The primary advantage of the DGX box is that it gives you access to the nVidia ecosystem. You can develop against it almost like a mini version of the big servers you're targeting.

It's not really intended to be a great value box for running LLMs at home. Jeff Geerling talks about this in the article.

  • Exactly this. I'm not sure why people keep drumming the "a Mac or Strix Halo is faster/cheaper" drum. Different market.

    If I want to do hobby / amateur AI research or do stuff with fine tuning models etc, learn the tooling. I'm better off with the DG10 than AMD or Apple's systems.

    The Strix Halo machines look nice. I'd like one of those too. Especially if/when they ever get around to getting it into a compelling laptop.

    But I ordered the ASUS Ascent DG10 machine (since it was more easily available for me than the other versions of these) because I want to play around with fine tuning open weight models, learning tooling, etc.

    That and I like the idea of having a (non-Apple) Aarch64 linux workstation at home.

    Now if the courier would just get their shit together and actually deliver the thing...

    • I have this device, it's exactly as you say. This is a device for AI research and development. My buddies mac ultra beats it squarely for inference workloads, but for real tinkering it can't be beat.

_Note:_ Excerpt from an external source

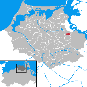 Zarrendorf in Mecklenburg-Vorpommern - District Nordvorpommern

      I've used it to fine tune 20+ models in the last couple of weeks. Neither a Mac or Strix Halo even try to compete.

NVFP4 (and to a lesser extent, MXFP8) work, in general. In terms of usable FLOPS the DGX Spark and the GMTek EVO-X2 both lose to the 5090, with NCCL and OpenMPI set up the DGX is still the nicest way to dev for our SBSA future. Working on that too, harder problem.